A White Paper: “Effective Community-University-Industry Collaboration Models for Smart and Connected Communities Research.”
Uncovering How to Work Together
In 2017 the Hariri Institute for Computing along with the BU Initiative on Cities held two workshops titled “Effective Community-University-Industry Collaboration Models for Smart and Connected Communities Research.” Attendees at these events included principal investigators, research directors, city officials, community partners, National Science Foundation (NSF) program managers, and federal agency and industry representatives. The primary focus of the conferences was on “smart cities” and projects that would bring together computer science and engineering with social scientists and community stakeholders to evaluate and discuss community-sourced challenges.
A White Paper Summary

Katharine Lusk, co-Director of the Initiative on Cities, recently authored a synthesis of the key lessons the emerged from the workshops.
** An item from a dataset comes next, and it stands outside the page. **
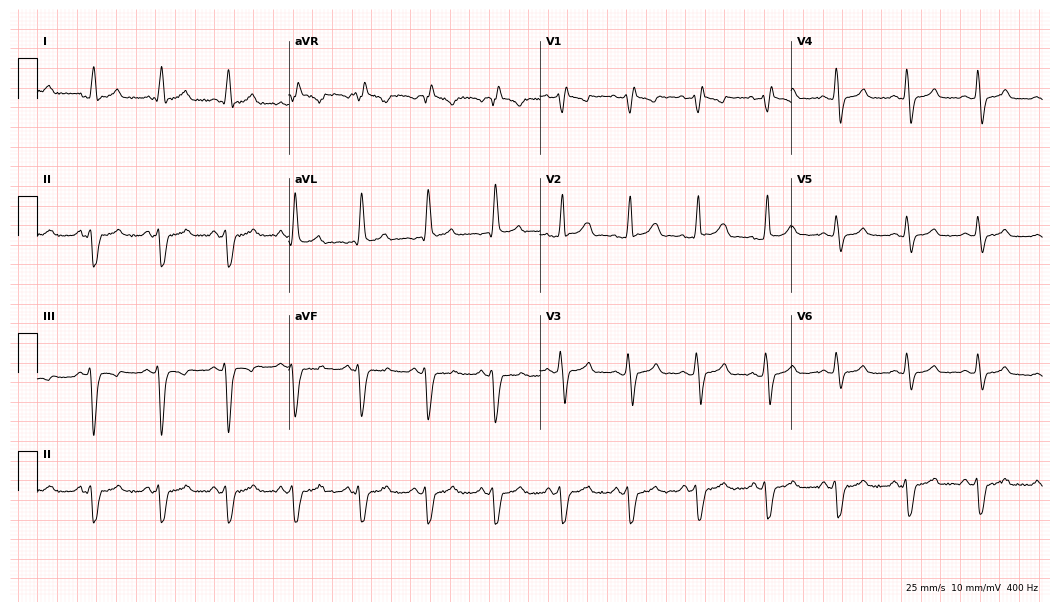
Resting 12-lead electrocardiogram. Patient: a 55-year-old man. None of these six findings is recorded: first-degree AV block, right bundle branch block (RBBB), left bundle branch block (LBBB), sinus bradycardia, atrial fibrillation (AF), sinus tachycardia. Findings outside these six are not listed.
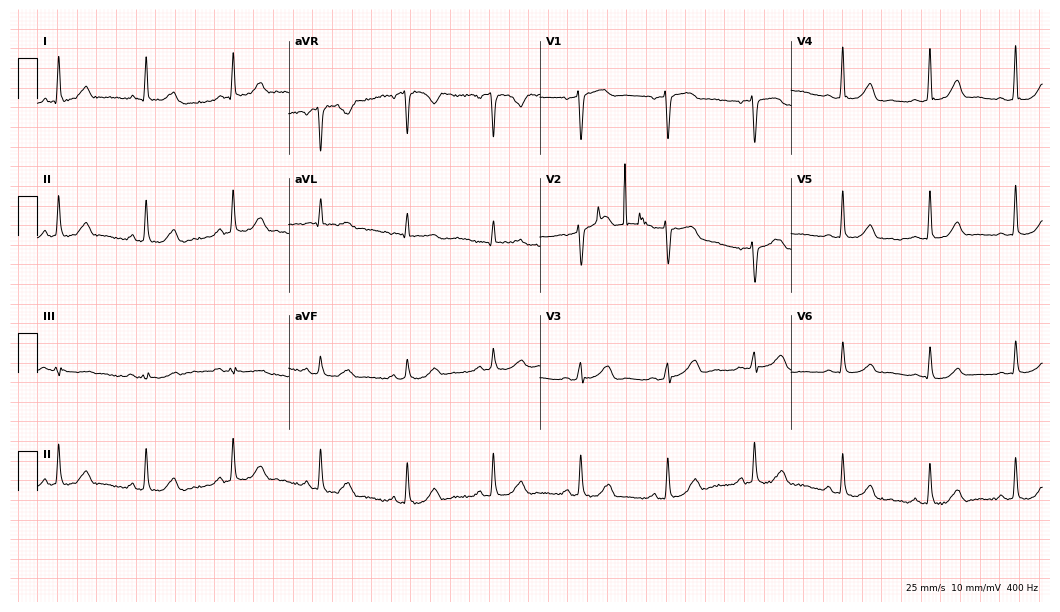
ECG (10.2-second recording at 400 Hz) — a 61-year-old female. Labelled as a normal ECG.

The white paper, “Lessons Learned in Effective Community-University-Industry Collaboration: Models for Smart and Connected Communities Research” highlights the factors that are important to nurturing trust and building productive and integrated teams. It is structured to address six questions posed to workshop participants:
- How do academic researchers and city practitioners initiate and invest in productive working relationships with one another?
- How do universities help motivate and contribute to the formation of multi-disciplinary faculty and student networks?
- How do cities identify and prioritize their operational and community challenges, and enlist appropriate partners to help tackle them?
- How can industry position itself to serve as an open and engaged research partner?
- How do relationships and projects transition to formalized, sustainable partnerships that simultaneously advance science and societal well-being?
- How can findings and knowledge be disseminated more broadly, beyond the project team and geography?